THE SWINDON Town board will sit down in the next few days in an attempt to free the club from its current transfer embargo.

The Robins were banned from registering new players recently after they breached the Financial Fair Play wage cap in League One.

After a tribunal panel ordered Town to pay the combined £340,000 due to Shrewsbury and Exeter for James Collins and Troy Archibald-Henville up front, rather than in separate instalments as the club had budgeted for, Swindon’s projected expenditure on wages and fees rose 1.5 per cent above the 65 per cent-of-turnover maximum dictated by new legislation brought in this season to combat excess spending.
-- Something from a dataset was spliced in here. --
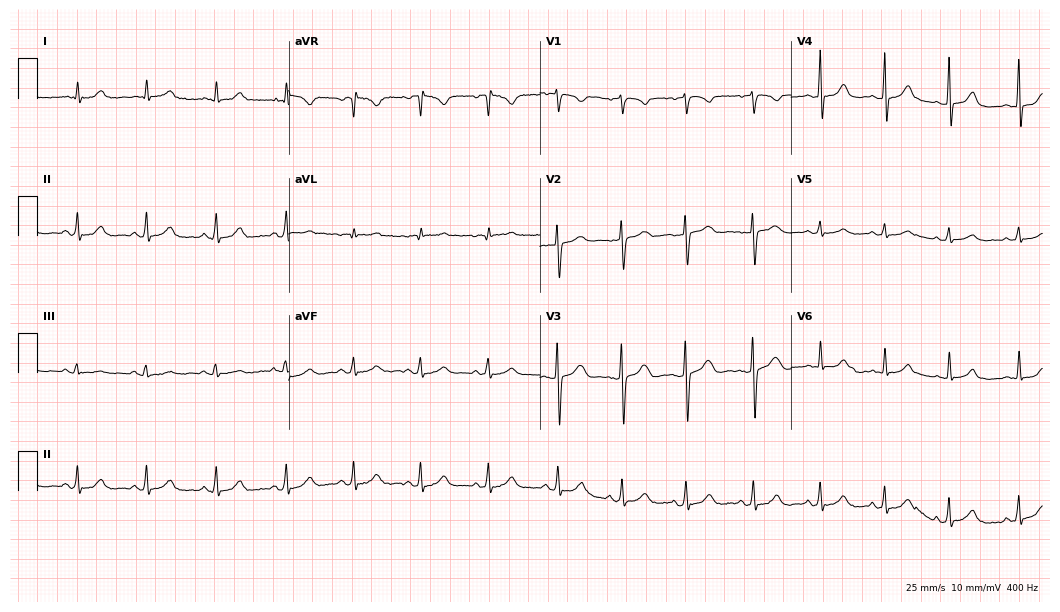
12-lead ECG from a female, 21 years old (10.2-second recording at 400 Hz). No first-degree AV block, right bundle branch block, left bundle branch block, sinus bradycardia, atrial fibrillation or sinus tachycardia recorded for this tracing. Other findings, if any, are not listed.
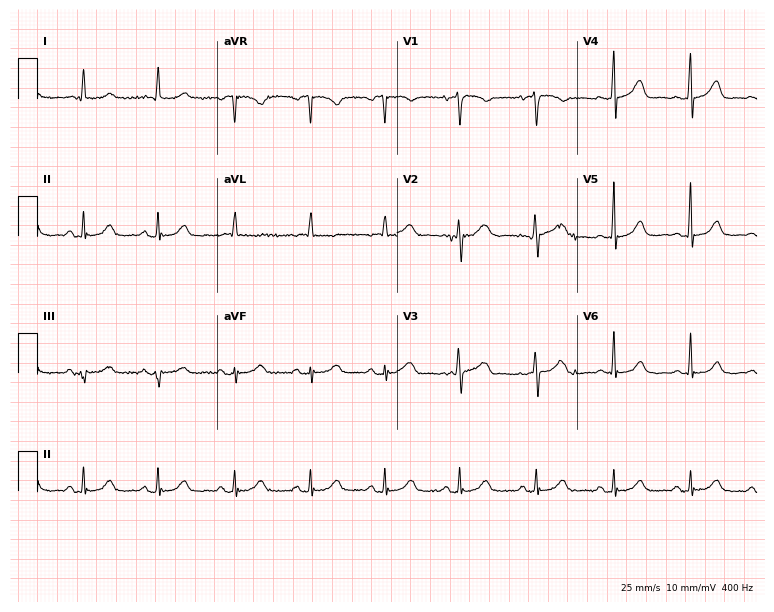
Standard 12-lead ECG recorded from a female patient, 83 years old. Read as a normal ECG.

Swindon voted in favour of the Financial Fair Play plans when they were proposed to the Football League member clubs, and chairman Jeremy Wray told the Advertiser that the current situation is not something fans need to worry about.

“The board will discuss it this week and we’ll see what we can do to get it resolved,” he said.

“What is important is that Paolo is able to do his job properly. Clearly he has got enough players to make a team at the moment, what he was saying on Saturday is – with recent injuries – he feels he wants to have the option to dip into the transfer market.

“The truth is we will deal with it as is appropriate. It’s not a problem.”

There are various options available to the Town board as they look to balance the books and free up manager Paolo Di Canio’s options in the transfer market.

Firstly, the Robins could send some of their own players out on loan, with those clubs taking the individuals in question on paying a percentage of their wages.

However, this is unlikely to recoup Swindon much more than £10,000 a month per player and, with Di Canio nursing his squad through various injuries at present and with a first-team roster of just 23 names available to him, it could be a little foolish of Town to allow other clubs to borrow their playing assets.

Secondly, Wray and the County Ground board could consider returning some of those players currently on loan in Wiltshire back to their parent clubs.

Giles Coke is already back at Sheffield Wednesday receiving treatment on a foot injury and John Bostock has not featured much under Di Canio since joining from Tottenham at the end of August, and sending both back could theoretically take a slice off the Swindon wage bill.

However, it is likely that an agreement would have to be reached with Sheffield Wednesday or Tottenham for such a course of action to take place.

And, while Coke’s knock may speed up proceedings, Di Canio spoke recently about his desire to work with Bostock if the playmaker added a more selfless side to his game. The fact that the Italian pursued Bostock throughout the summer goes to suggest that he will not part easily with the midfielder.

In the event that Jay McEveley picks up an injury, Federico Bessone is the only natural left-back available to Di Canio while - with captain Alan McCormack injured - Darren Ward provides experienced cover at the heart of defence, and the Town boss is unlikely to allow either to be returned to their parent clubs.

Any cash injection from the club’s investors would not count towards the turnover figure and therefore only extra, unbudgeted revenue from ticket sales, sponsorship, prize money or TV rights would push Swindon’s expenditure back down below the 65 per cent threshold.

The next, and most obvious, chance for this to happen comes in the shape of the Capital One Cup fourth–round tie against Aston Villa on October 30.

Town missed out on £120,000 when Sky Sports and Capital One overlooked the clash for live broadcast but, should the Robins edge past the Premier League side and set up a tie with another big team in the quarter-finals, then the unbudgeted cash injection from that series of events would almost certainly hand them the capital to pull back inside the financial restraints.

Whatever the solution, Wray has insisted that the board have the issue in hand.